Model theory, a branch of mathematical logic, asks what we can say about arbitrary mathematical theories. Surprisingly, for such a general context, we can say meaningful things, discovering new general laws on the one hand and giving new methods for concrete mathematical theories on the other. Model-theoretic classification theory gives an approach to discovering the general laws: informally, it aims to isolate so-called dividing lines where a significant structural change in the class of theories may be detected, and in parallel to develop the internal theory to understand what is producing the phenomena observed. One such dividing line has to do with whether theories have nontrivial randomness. Current methods have been successful in many ways on the non-random side. This project concerns independent theories, those on the random side. The randomness complicates to varying degrees the ability of current methods to gauge the full structure. This research works towards a more fundamental understanding of such theories, using a range of classical and newly developed tools able to detect average behavior and changes in the complexity of model-theoretic randomness. Along with the research developments, the project will support the training of students at various levels.

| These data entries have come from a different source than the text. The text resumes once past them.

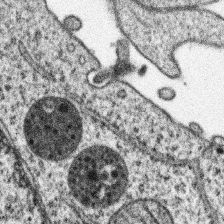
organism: Human
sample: HeLa cells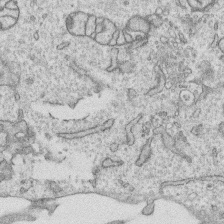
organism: Human
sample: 1205lu cells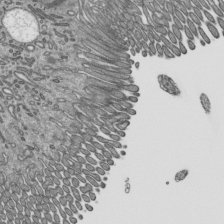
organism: Mouse
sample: Mouse epididymis efferent ductule cilia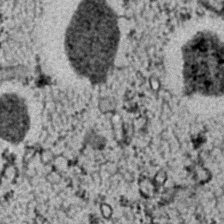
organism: C. elegans
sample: C. elegans embryo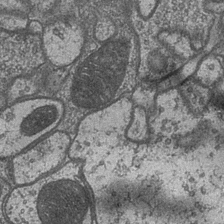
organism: Drosophila
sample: Optic medulla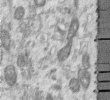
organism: Human
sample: Centriole in RPE cells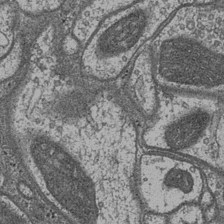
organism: Drosophila
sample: Optic medulla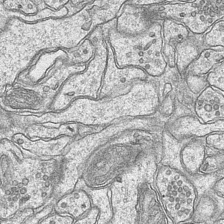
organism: Mouse
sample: CA1 Hippocampus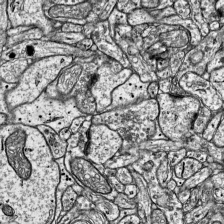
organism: Mouse
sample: Visual Cortex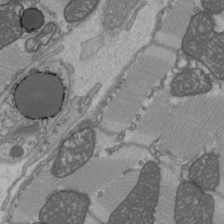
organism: C57BL Mouse
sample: Heart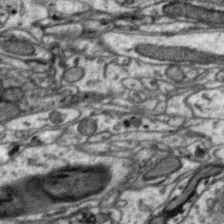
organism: Zebra finch
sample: Brain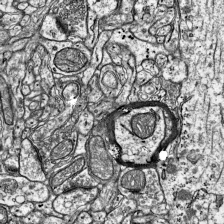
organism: Mouse
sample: Visual Cortex

More precisely, the project aims to study independent theories, those with the independence property. The following interrelated test problems guide the work in this project. The first concerns characterizing saturated models of simple theories in a way analogous to the known characterization for stable theories, as a test problem for understanding of the building blocks of simple unstable theories. An approach to this question, of independent interest, involves developing a recently introduced generalization of forking. A second problem involves characterizing and developing a structure theory for a certain interesting class of simple theories 'near' the random graph. A third is to investigate the structure of quotients of Keisler's order. A fourth is to find true dividing lines within the class of independent theories and in parallel to develop the internal theory justifying these as dividing lines. These questions themselves connect to the classical problem of understanding the so called Keisler order, whose structure on dependent theories is known but whose structure on the independent theories remains in some senses mysterious.

This award reflects NSF's statutory mission and has been deemed worthy of support through evaluation using the Foundation's intellectual merit and broader impacts review criteria.

National Science Foundation (NSF)
Division of Mathematical Sciences (DMS)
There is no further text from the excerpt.